The additional yield of screening DM was calculated as the number of newly diagnosed DM/(previously known + newly diagnosed DM) × 100%14. The NNS to find a new DM case was calculated as one divided by the prevalence of newly diagnosed DM after excluding self-reported previously known cases of DM50.

Kendall’s tau-b test was employed to assess the gradient association between PTB and DM. Once this relationship was established, we used proportional odds logistic regression (POLR) models to examine predictors of increased risk for DM.

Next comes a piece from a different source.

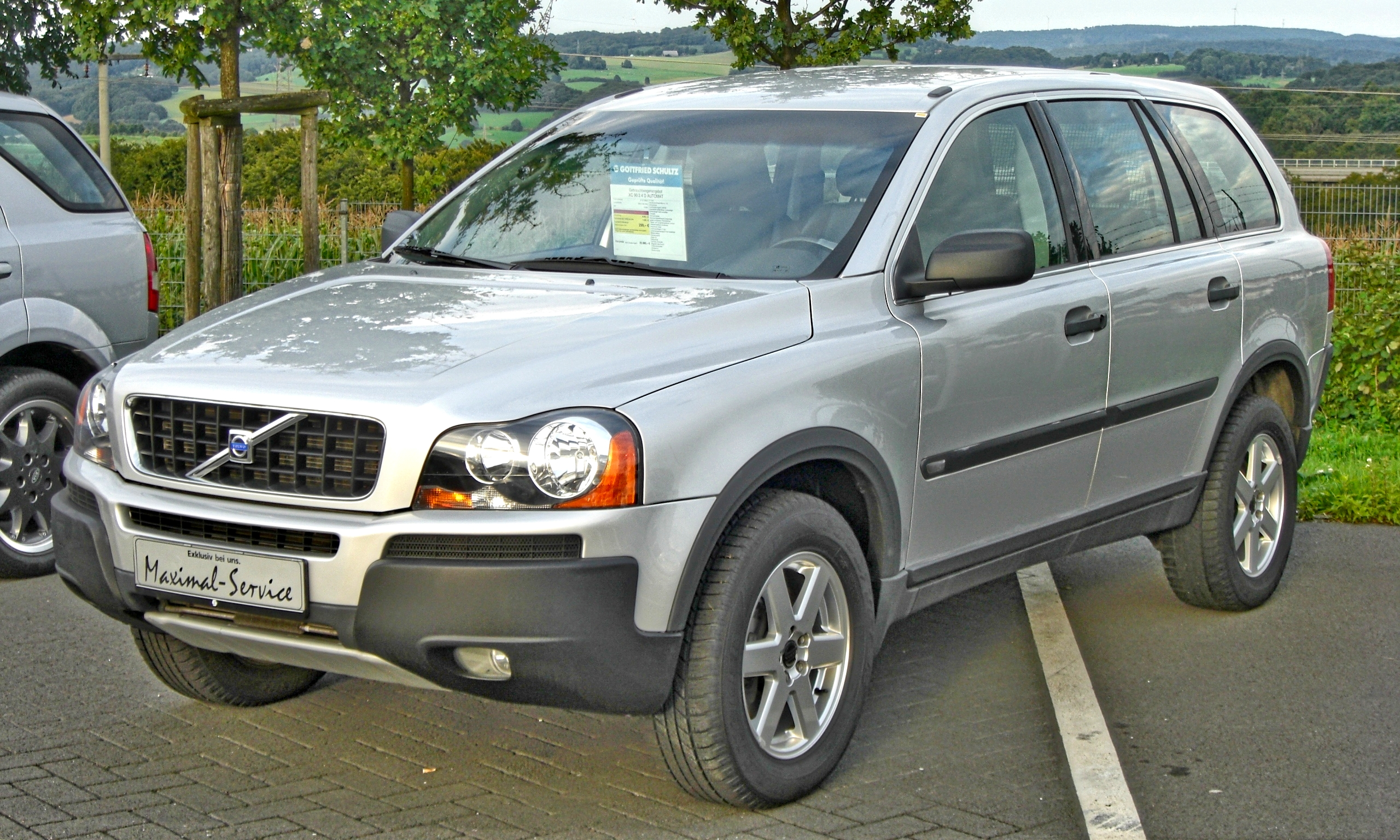 Volvo XC90
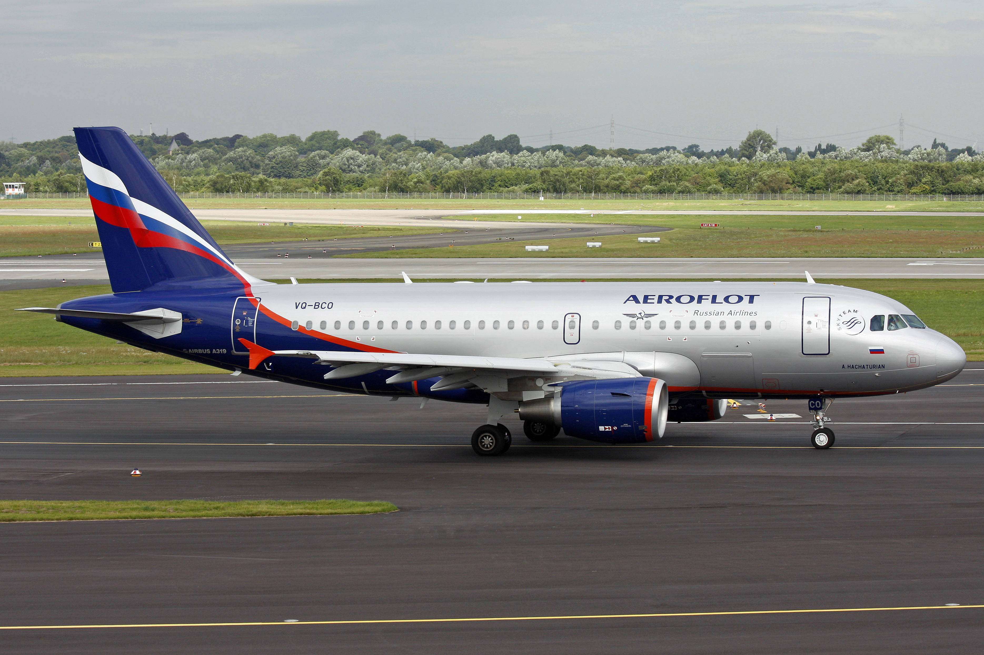 DUS 21-07-09

Univariate analysis was used to identify the significant factors associated with DM. Then, with the DM level as the dependent variable, PTB gradient as the principal hypothesis, and the positive factors from the univariate analysis as the covariables, different POLR models were established. Akaike’s Information Criterion (AIC)51 was computed to reflect the level of model fitting for adding each variable in each model. The model with the lowest AIC value was considered as the best fitting.

Once we had chosen the best model, the Wald test was conducted to check whether the difference from the variable referent levels was significant. Each independent category was evaluated whether it significantly contributed to the model using the likelihood ratio (LR) test.